Jakarta – Komisi Pemberantasan Korupsi (KPK) memanggil Anggota Komisi VII DPR Iman Adinugraha pada Rabu (3/9/2025). Pemanggilan ini dilakukan sebagai saksi dalam kasus dugaan korupsi Corporate Social Responsibility (CSR) Bank Indonesia (BI) dan Otoritas Jasa Keuangan (OJK) periode 2020-2023.
Iman Adinugraha hadir di Gedung Merah Putih KPK dalam kapasitasnya sebagai wiraswasta. Penyidik akan mendalami pengetahuannya mengenai aliran uang atau aset yang berkaitan dengan salah satu tersangka dalam perkara ini, yaitu Heri Gunawan.
Sebelumnya, KPK telah menetapkan dua Anggota DPR RI, Heru Gunawan (HG) dan Satori (ST), sebagai tersangka terkait kasus dana CSR BI-OJK tahun 2020-2023 pada Kamis (7/8/2025). Keduanya merupakan Anggota Komisi XI DPR RI periode 2019-2024.
Penetapan tersangka dilakukan setelah penyidik menemukan dua alat bukti yang cukup. Pelaksana Tugas (Plt) Deputi Penindakan dan Eksekusi KPK Asep Guntur Rahayu mengonfirmasi status keduanya.
Perkara ini bermula dari Laporan Hasil Analisis (LHA) Pusat Pelaporan dan Analisis Transaksi Keuangan (PPATK) serta pengaduan masyarakat. KPK menduga yayasan yang dikelola Heri Gunawan dan Satori menerima dana dari mitra kerja Komisi XI DPR RI, yakni Bank Indonesia dan Otoritas Jasa Keuangan (OJK).

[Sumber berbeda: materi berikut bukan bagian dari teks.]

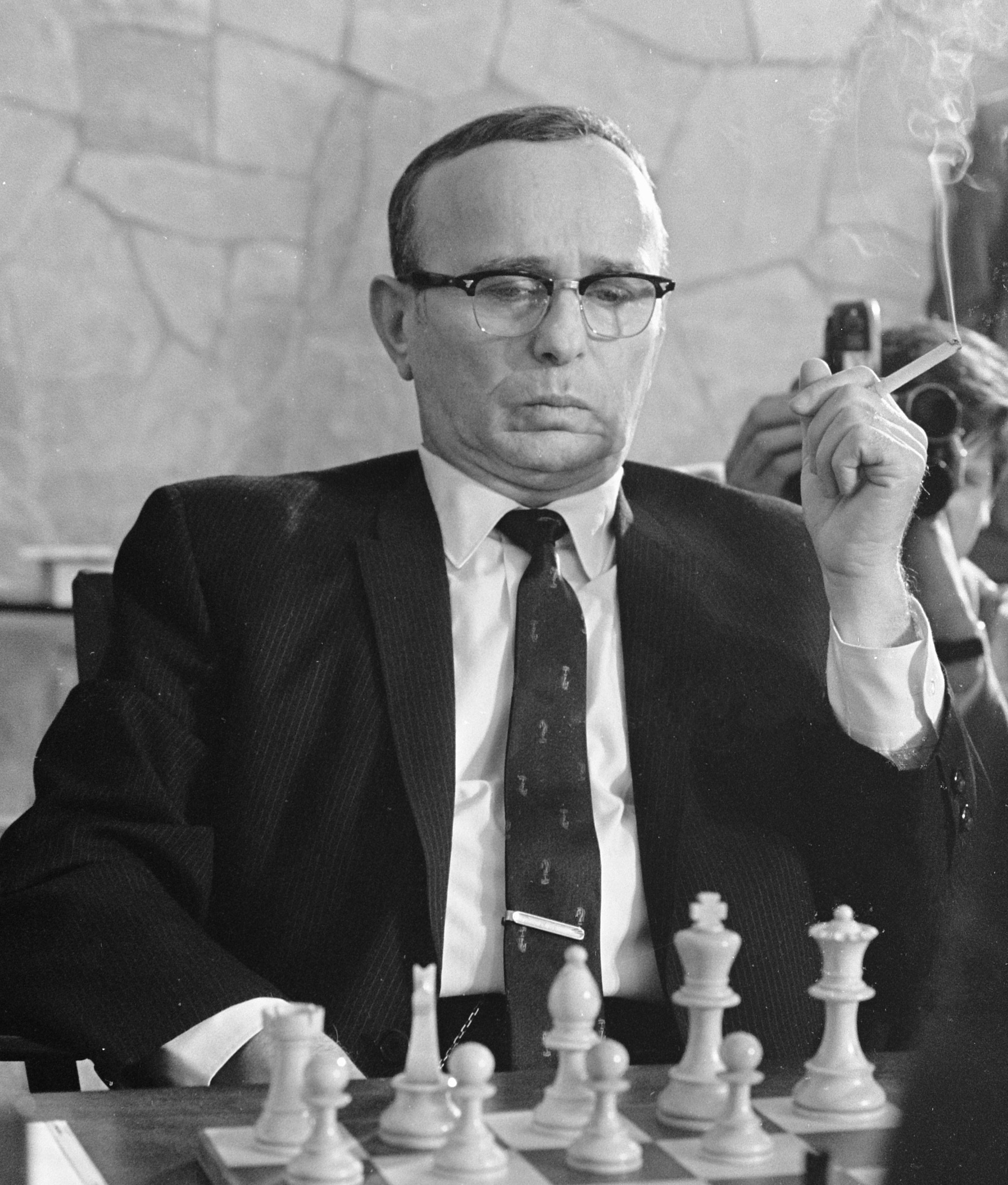 Collectie / Archief : Fotocollectie Anefo Reportage / Serie : [ onbekend ] Beschrijving : Kandidaten toernooi Kortsjnoi tegen Reskevsky. Reskevesky tijdens wedstrijd (USA) Datum : 8 mei 1968 Trefwoorden : kandidaten, schaken, toernooien Persoonsnaam : Kortsjnoi, Viktor, Reshevsky, Samuel Fotograaf : Kroon, Ron / Anefo Auteursrechthebbende : Nationaal Archief Materiaalsoort : Negatief (zwart/wit) Nummer archiefinventaris : bekijk toegang 2.24.01.05 Bestanddeelnummer : 921-3316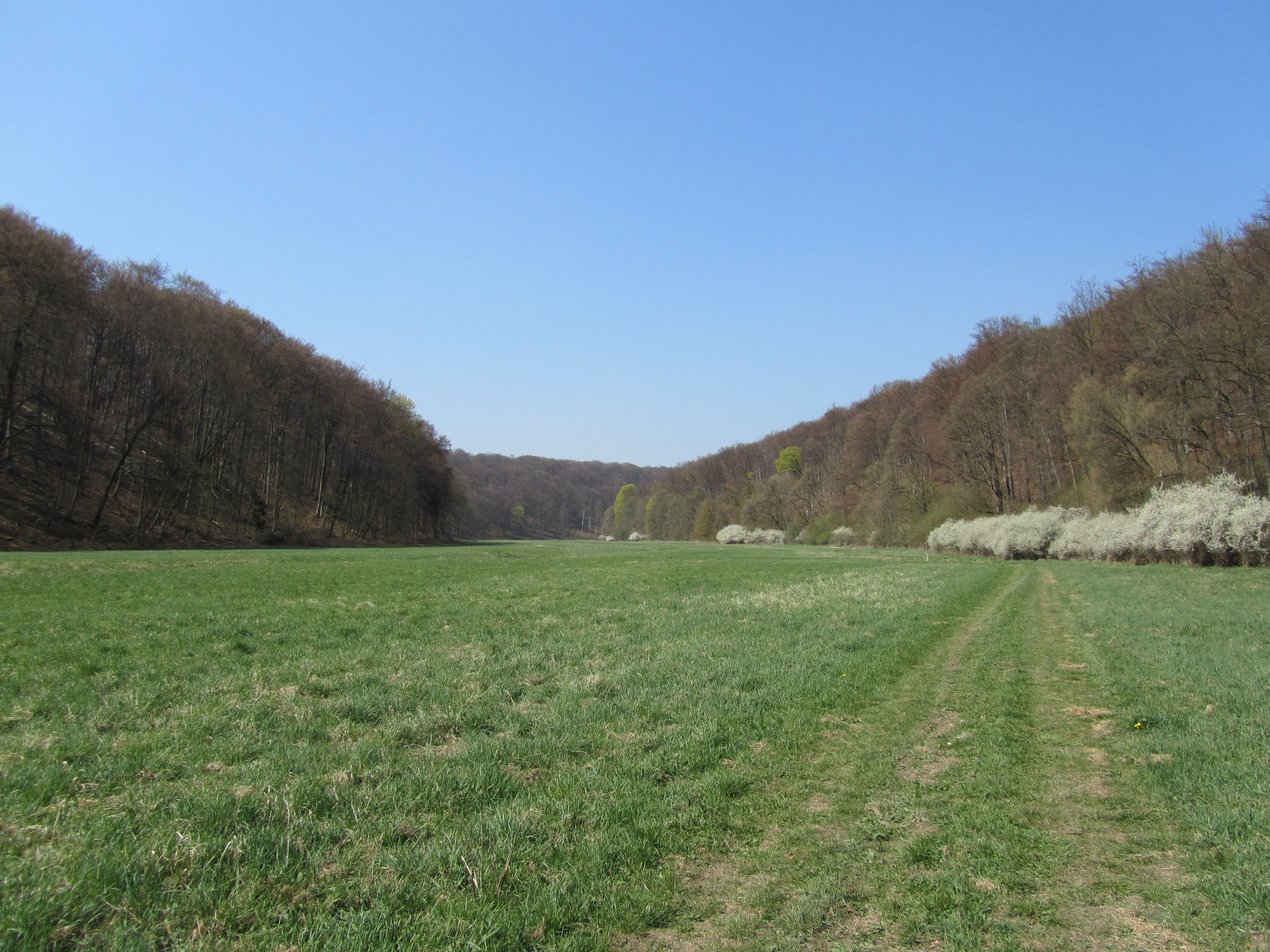 Im oberen Helbetal bei Sondershausen (Thüringen).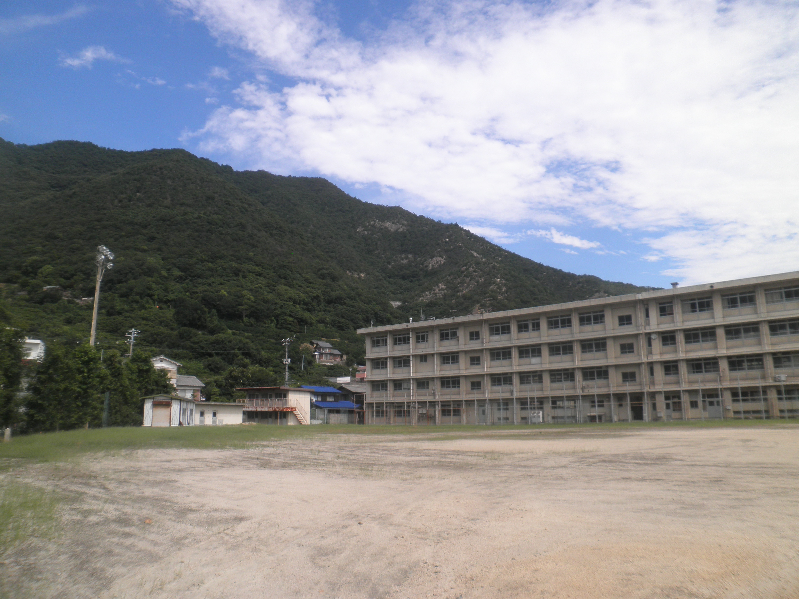 広島県の大崎上島、大崎海星高校木江校舎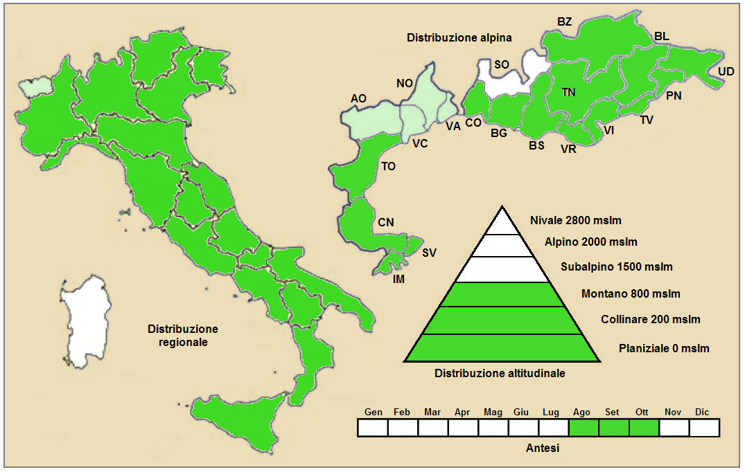 Artemisia alba - Distribuzione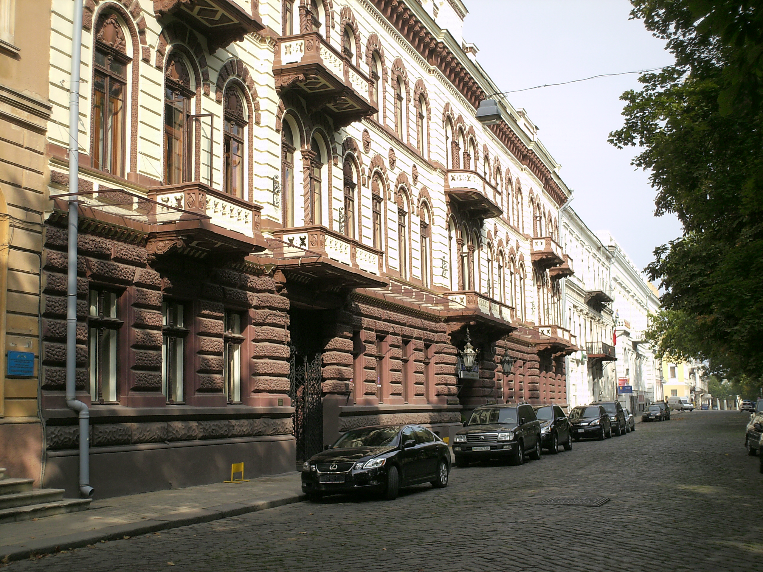 Беларуская (тарашкевіца): Прыморскі бульвар.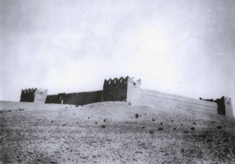 صورة القصر الأحمر عام 1928. Licensing مصدر

Namun, dana tersebut diduga tidak digunakan untuk kegiatan sosial sebagaimana dipersyaratkan dalam proposal permohonan bantuan sosial.
Atas perbuatannya, Heri Gunawan dan Satori disangkakan melanggar Pasal 12 B Undang-Undang Pemberantasan Tindak Pidana Korupsi (UU Tipikor) juncto Pasal 55 Ayat 1 ke-1 KUHP juncto Pasal 64 Ayat 1 KUHP. Keduanya juga dikenakan pasal sesuai Undang-Undang Nomor 8 Tahun 2010 tentang Pencegahan dan Pemberantasan Tindak Pidana Pencucian Uang juncto Pasal 55 Ayat 1 ke-1 KUHP.